Offer Mitigation Products or Provide Information on Security Freezes to Victims of Breaches Involving Social Security Numbers or Driver's License Numbers

This is consistent with the reality that products like credit reporting are not particularly useful for breaches involving only credit card numbers.  The Attorney General keeps the recommendation narrow in this fashion even though credit monitoring products were offered in 12 breaches involving just payment card numbers, which, as she notes, " do not facilitate the opening of new account."  The report states:  "[w]hen a breach compromises a credit card number, victims can protect themselves from charges made by a thief simply by closing the affected account, which generally takes just a phone call and perhaps a letter of dispute.  In addition, federal law limits a consumer's liability for unauthorized credit card transactions to $50 and most banks today have a zero-liability policy."

By contrast, "[a] thief can use [a Social Security] number, along with the victim's name and other easily obtainable information, to do a number of things, including opening new accounts, taking out loans, receiving medical services, even providing the information when arrested or prosecuted for a crime."

The Attorney General suggests providing victims with the option of a security freeze even if another mitigation product like credit monitoring is offered.

Legislation Should be Considered to Amend the Breach Notification Law to Require Notification of Breaches of Online Credentials Such as User Name and Password

This is the most surprising, and likely controversial, recommendation of the report.  This recommendation is focused on incidents involving a user ID or email address, in combination with password or security question and answer.  The Attorney General bases this recommendation on the growing incidence of theft of online credentials.  She notes that, "because most consumers do not use unique passwords for all their accounts, a takeover of one can result in access to all, including banking and other supposedly secure accounts."

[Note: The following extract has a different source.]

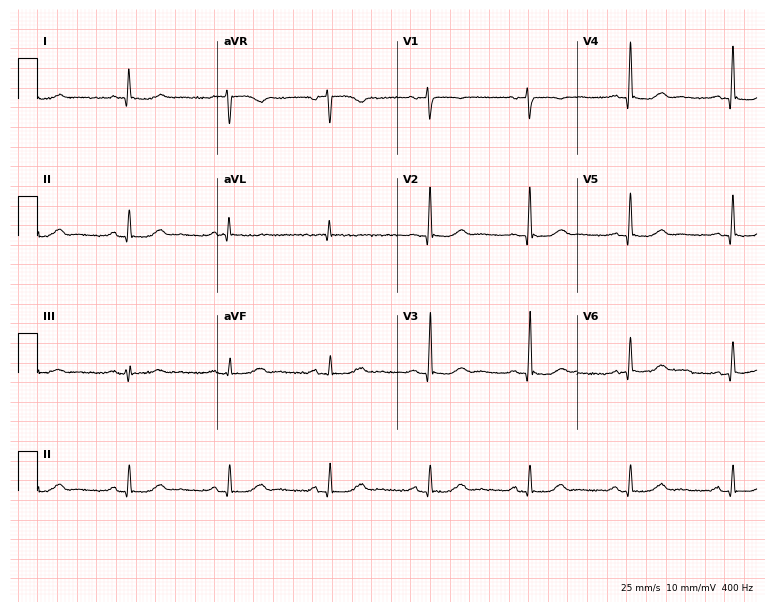
Resting 12-lead electrocardiogram. Patient: an 80-year-old woman. Read as a normal ECG.

Although this is the case, adding such data elements would represent a fundamental shift away from existing law and would cover a number of incidents where little harm is likely to come to affected individuals.  The potential harm from such incidents can also be mitigated in large part by consumer education, encouraging individuals to use different passwords for their various accounts.  Most consumers these days are familiar with the risks associated with using the same password on several accounts.

Conclusion

Businesses of every shape and size should pay close attention to the Attorney General's recommendations and review their security programs, if they have not already.  Once upon a time, California was a state where enforcement related to data security breaches was rare, despite the laws on the books.  No longer.  We can expect the Attorney General to increase enforcement efforts, especially in those areas identified in her report.